When you support your points with links to other posts, you also share another good source of information with your audience. Chances are that author will link back to your blog at some point, too.

Show you are an authority.

A lot of bloggers are uncomfortable with this point because they feel like they’re tooting their own horn.

To show you’re an authority on a subject means you have to get other people to say you’re an authority, and then point out that they said so. You aren’t bragging; you’re pointing out the truth. How you say it matters, of course, so stay humble.

One way I showed you I have the authority to speak about writing popular blog posts is that I mentioned my blog was a Technorati Top 100 blog. It shows that someone else with credibility recognized me as an expert.

I also could have told you how many readers Quick Sprout has. There must be a reason so many people like the blog, right?

People won’t think you’re bragging if you don’t force your accomplishments on them. Look for ways that feel natural.

You might have seen blogs with “As seen in” sections that display the logos of important companies and media sources.
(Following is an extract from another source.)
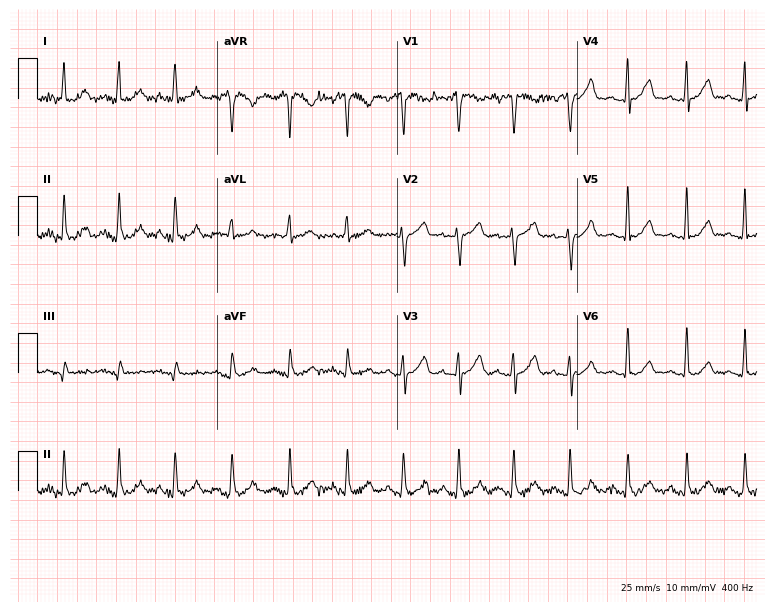
Resting 12-lead electrocardiogram (7.3-second recording at 400 Hz). Patient: a female, 28 years old. None of these six findings is recorded: first-degree AV block, right bundle branch block, left bundle branch block, sinus bradycardia, atrial fibrillation, sinus tachycardia.
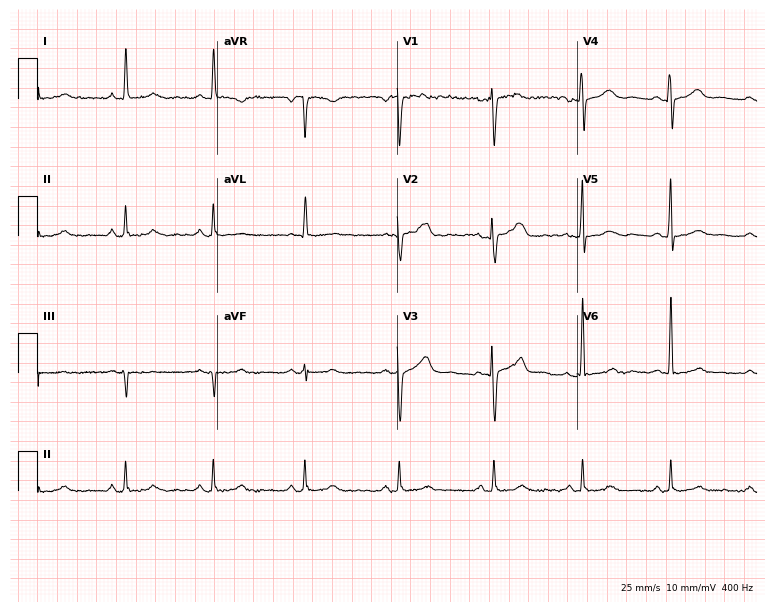
Standard 12-lead ECG recorded from a 47-year-old female patient. None of these six findings is recorded: first-degree AV block, right bundle branch block (RBBB), left bundle branch block (LBBB), sinus bradycardia, atrial fibrillation (AF), sinus tachycardia.

This is another way to show you have authority, as well as testimonials from readers and clients.

Care about your readers.

One of the biggest lessons I learned from starting two blogs and several companies is you have to care about people, and show them that you do.

I love reading blogs where I can feel the writer’s concern for me. I try to do that on Quick Sprout. One obvious way to do this is to bring attention to the people who helped you succeed.

If truly care about people—including your readers—you will try to learn new ways to improve your posts so you can help more people. That is certainly a good recipe for success!

There is a lot of competition in the blogosphere, and it’s easy to get frustrated when your blog can’t get the attention it deserves. Be patient and use these tips. I’m certain you will start to write popular blog posts on a regular basis.

What advice do you have for people who want to write popular posts?